[demɛʁdɑ̃ziziʃ] (loc. invent. REFU.)
Une tradition très ancrée dans les années surannées (XIXᵉ et XXᵉ siècles) voulait que la langue française traditionnelle se teinte tous les vingt ou trente ans de sonorités gutturales qu’on entendait mugir dans nos campagnes, portées à haute voix par de féroces soldats venant jusque dans nos bras égorger nos fils, nos compagnes.
C’est vraisemblablement en rétorsion à ces exactions que fut parodiée démerdenzizich, sorte de réponse nonchalante adressée à une demande d’aide venue d’un quelconque à qui il coûte déjà beaucoup de répondre.
Démerdenzizich (ou démerden sie sich pour les puristes) singe en effet une langue de Goethe mâtinée de ce qu’il faut de français vulgaire pour que l’intention soit comprise. Composé d’un démerden signifiant très clairement se démerder, et s’adjoignant les services de deux pseudo pronoms personnels posés là pour leur acoustique très oktoberfest, l’ensemble énoncé d’un seul trait ne laisse pas de place à la négociation.
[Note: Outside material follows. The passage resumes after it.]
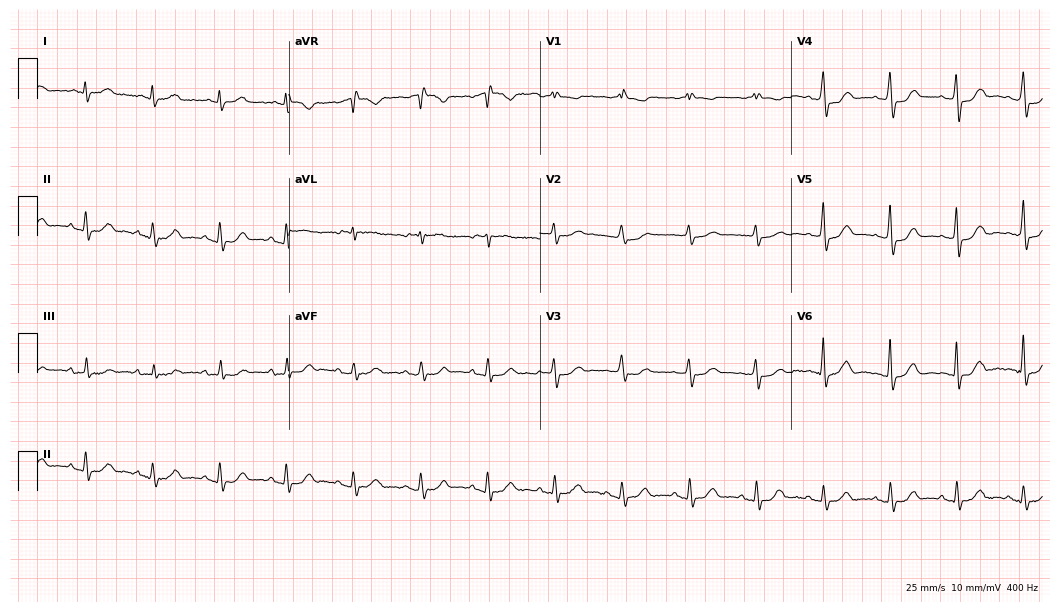
Standard 12-lead ECG recorded from a male patient, 82 years old. None of these six findings is recorded: first-degree AV block, right bundle branch block, left bundle branch block, sinus bradycardia, atrial fibrillation, sinus tachycardia.

En cas de réponse démerdenzizich, il va falloir faire seul.
Démerdenzizich s’emploie dans de multiples occasions : demande de prêt à taux zéro d’une modique somme d’argent pour se refaire au poker-je-te-jure-c’est-la-dernière-fois-je-la-sens-bien-cette-fois-ouais-je-sais-que-je-te-dois-deux-barres-mais-cette-fois-c’est-la-bonne, offre de remplacement dans une galère dans laquelle le quidam s’est fourré malgré tous les conseils, et diverses patates chaudes proposées par du bien médiocre¹ acceptant la gloriole sans les désagréments qui vont avec.
Le caractère martial naturellement charrié par démerdenzizich met à l’abri de toute nouvelle demande et boute le falot hors-champ, empêchant ainsi que de vils despotes deviennent les maîtres de nos destinées².
Se heurtant au démerdenzizich, le penaud ne reviendra pas.
Le 22 septembre 1984, François Mitterrand et Helmut Kohl réconcilient définitivement deux nations que l’histoire avait parfois éloignées³. C’est louable, certes, mais c’est aussi de fait, la fin pour démerdenzizich.
Au cœur d’un lieu qui vit la sauvagerie prendre ses aises, les deux dirigeants se donnant la main envoient démerdenzizich en surannéité. Plus question pour les uns d’envahir les autres, plus question pour les autres de se moquer des uns.
Pour refuser son aide le moderne – qui est fourbe et menteur – se perd en périphrases campagnardes (il est charrette) ou en appelle à un ridicule franglais d’open space (il est overbooké). Dans le meilleur des cas il sera odoriférant et vulgaire en envoyant péter.
La paix est là et c’est bien l’essentiel; mais démerdenzizich est désormais suranné.